**DATA SEGMENT**
-------
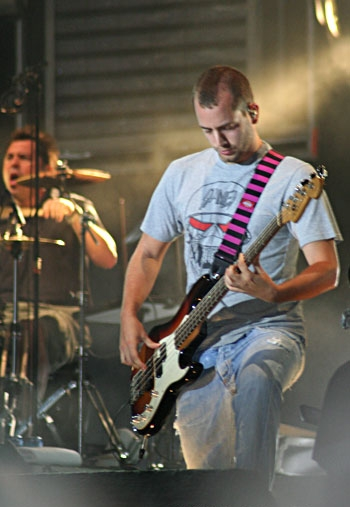 Chema, bajista del grupo El Canto del Loco
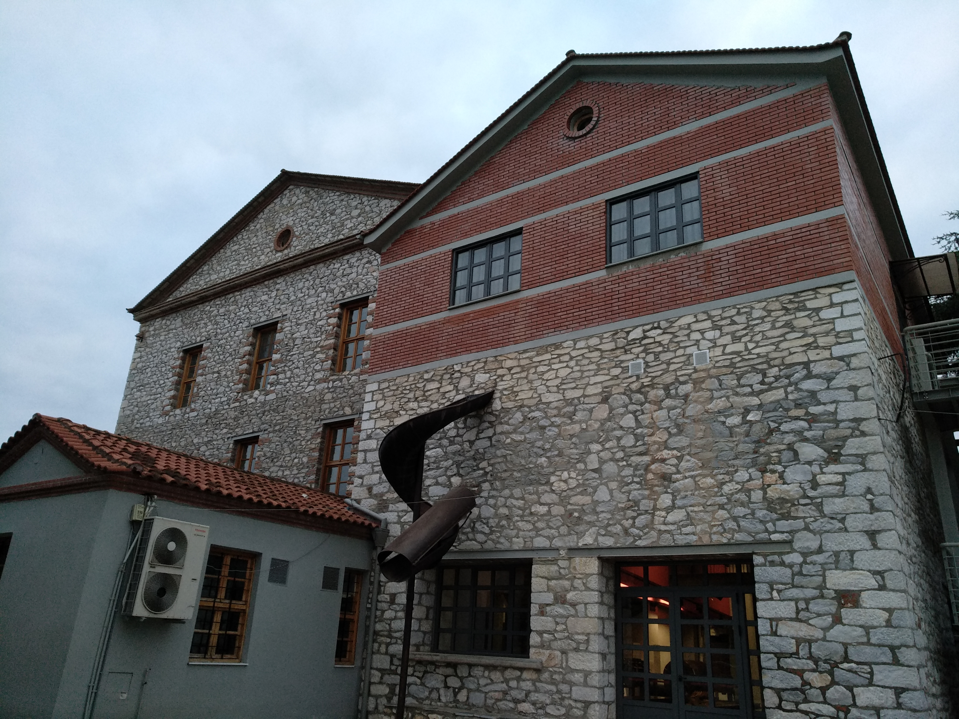 Λάρισα - μύλος Παππά-01
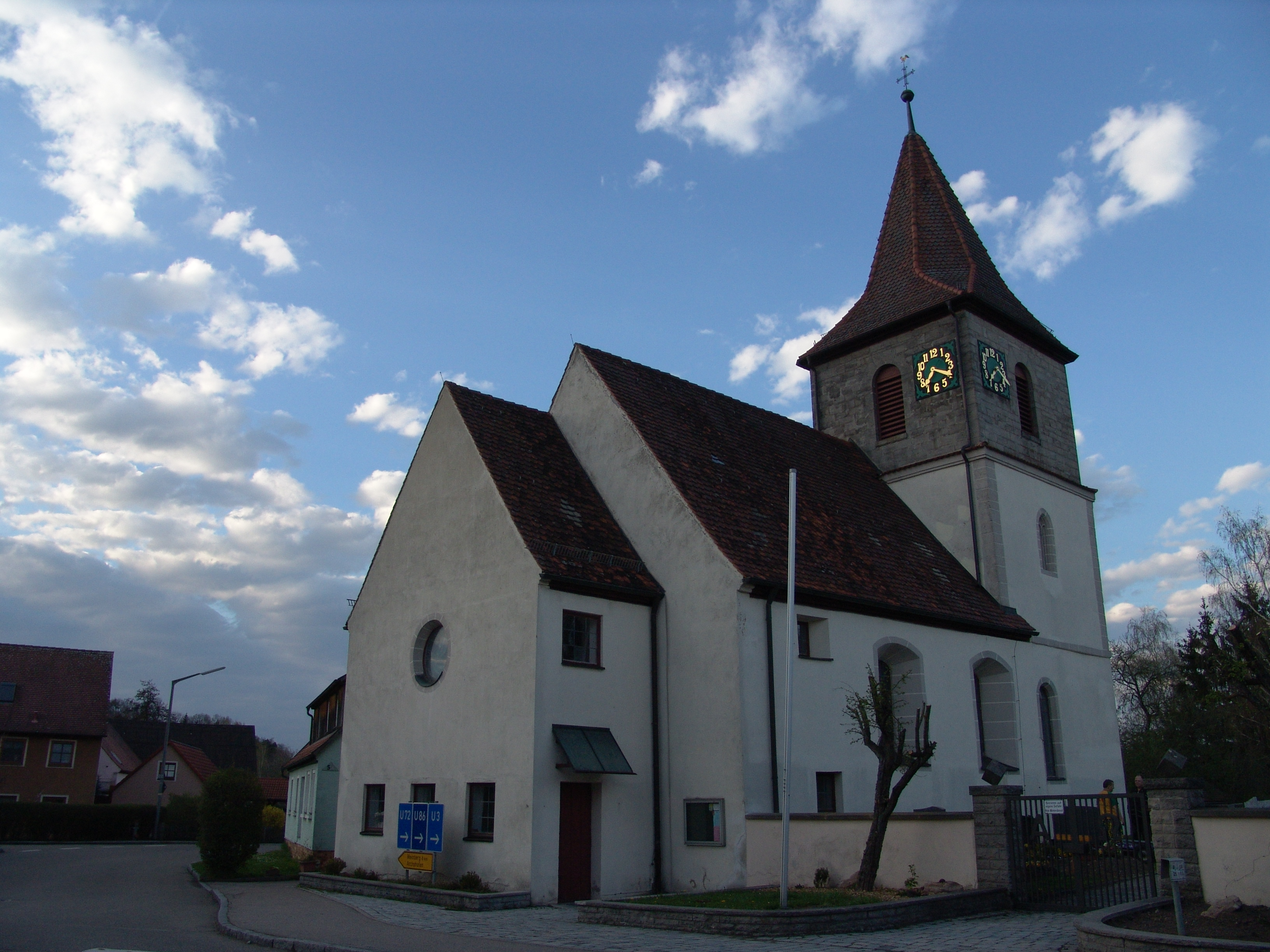 evang.-luth. Kirche St. Maria in Dorfgütingen
-------
**HOW TO COMPLETE THIS TASK**
Please transcribe the listing above verbatim and exclude every picture.

**OUTPUT FOR THIS TASK**
 Chema, bajista del grupo El Canto del Loco
 Λάρισα - μύλος Παππά-01
 evang.-luth. Kirche St. Maria in Dorfgütingen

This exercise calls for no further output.